Opinião - 22/03/2016

A notícia, nua e crua, parece piada pronta: mesmo com candidato único nas prévias do PSDB-SP, partido sai rachado após votação.

A sequência de eventos, como se sabe, não é tão simples assim. De fato João Doria não teve adversário no domingo (20), quando conquistou, em segundo turno, o direito de disputar a Prefeitura de São Paulo pelo PSDB. Mas isso se deveu apenas à desistência de Andrea Matarazzo, que anunciou sua desfiliação da legenda na sexta-feira.

Vereador mais votado da sigla em 2012, com 117 mil votos, Matarazzo fez críticas tão duras quanto merecidas ao descer do barco no qual navegou por 25 anos.

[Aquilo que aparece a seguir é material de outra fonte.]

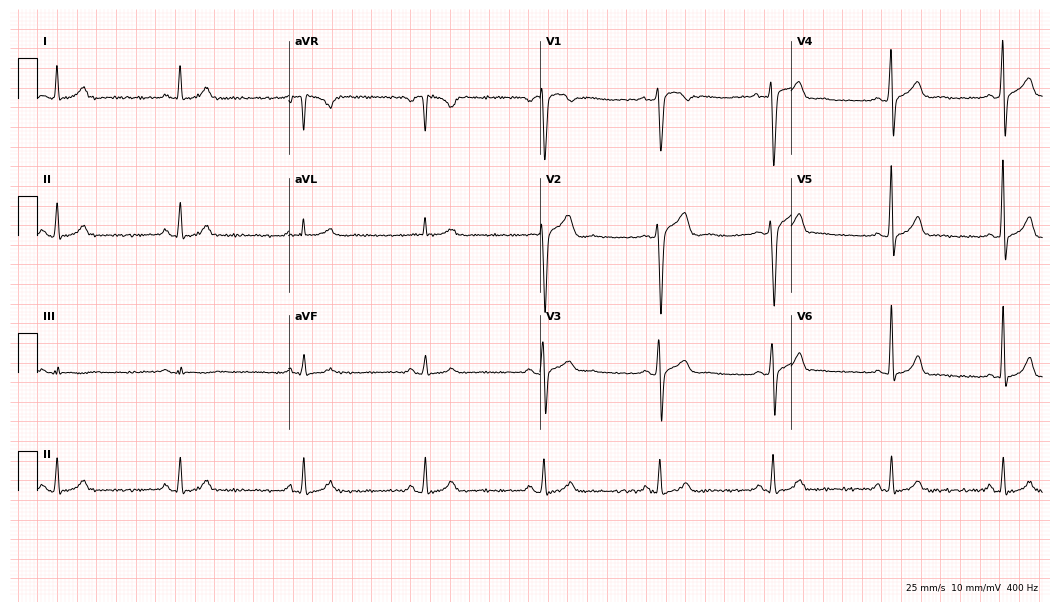
Standard 12-lead ECG recorded from a male patient, 35 years old. The tracing shows sinus bradycardia (a sinus rate of 50 beats per minute or less).
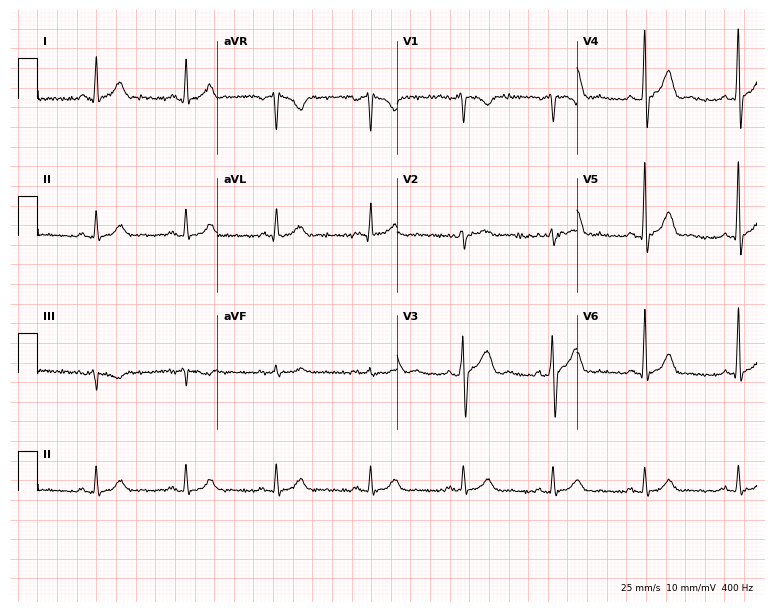
Resting 12-lead electrocardiogram. Patient: a 51-year-old man. Read as a normal ECG.

"Infelizmente, a ala liderada pelo [governador] Geraldo Alckmin não me deixou alternativa. Não tem espaço para mim num partido que se coaduna com a compra de votos, com abuso de poder econômico e com o tipo de manobras que fizeram", afirmou Matarazzo.

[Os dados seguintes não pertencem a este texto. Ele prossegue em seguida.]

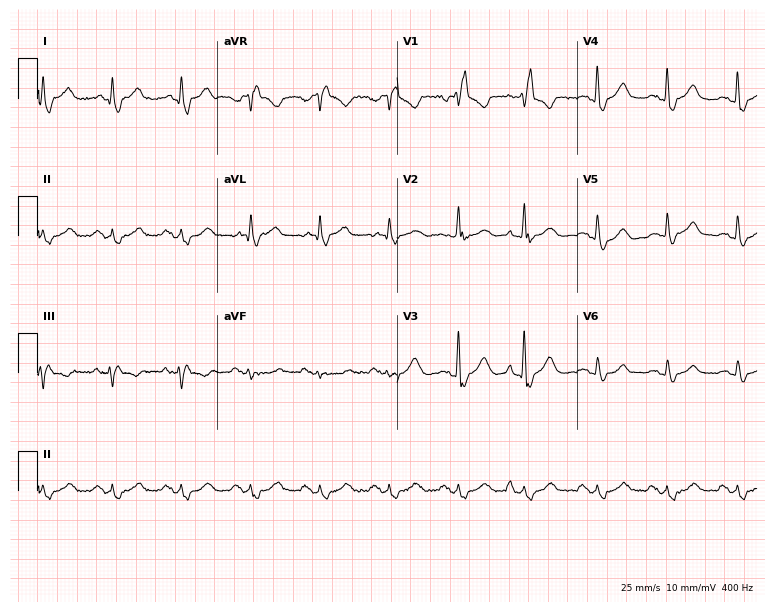
ECG (7.3-second recording at 400 Hz) — a man, 64 years old. Findings include right bundle branch block (RBBB).
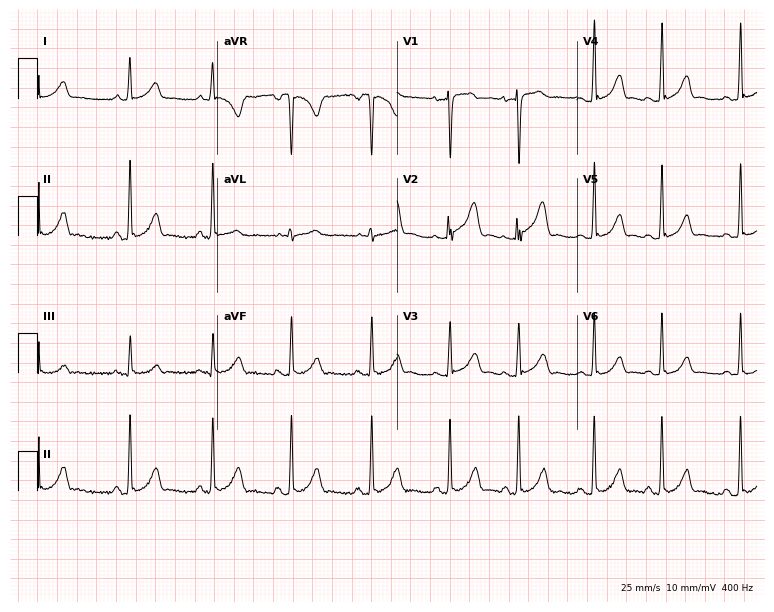
Electrocardiogram, an 18-year-old female patient. Overall reading on record: normal ECG.

Referia-se, naturalmente, a expedientes condenáveis que teriam sido empregados por Doria durante a campanha. Sobraram indícios de irregularidade no pleito, enquanto o governador de São Paulo tratou de jogar todo o peso da máquina estatal a favor de seu preferido.

Se Matarazzo agiu como mau perdedor ao abandonar a disputa interna e procurar outra agremiação para concorrer à prefeitura, nem por isso deixa de revelar uma fratura partidária que vai muito além de sua pessoa.

Não é segredo que Alckmin e o senador José Serra enxergam no tabuleiro municipal um movimento estratégico para a corrida presidencial de 2018. Pode-se dizer, nesse sentido, que relegam a segundo plano os interesses da cidade.

De certo ponto de vista também os interesses do PSDB perderam prioridade. Alckmin vinha defendendo, ao longo desse processo, que a prévia constitui o sistema mais democrático de escolha.

Difícil contestar o argumento, a não ser pelo fato de que Doria foi votado por apenas 3.152 filiados, num universo de 27 mil. Ao todo, 3.266 tucanos foram às urnas, ou 12% do total. Se Alckmin buscava dar representatividade ao empresário, a missão não deu certo.

A julgar pelo tom agressivo adotado por João Doria em recentes depoimentos dirigidos a membros do PT, é melhor que o candidato tenha pouco respaldo interno. Seria um grande retrocesso para São Paulo acompanhar uma eleição pautada não em propostas, mas na intolerância e nos ataques pessoais.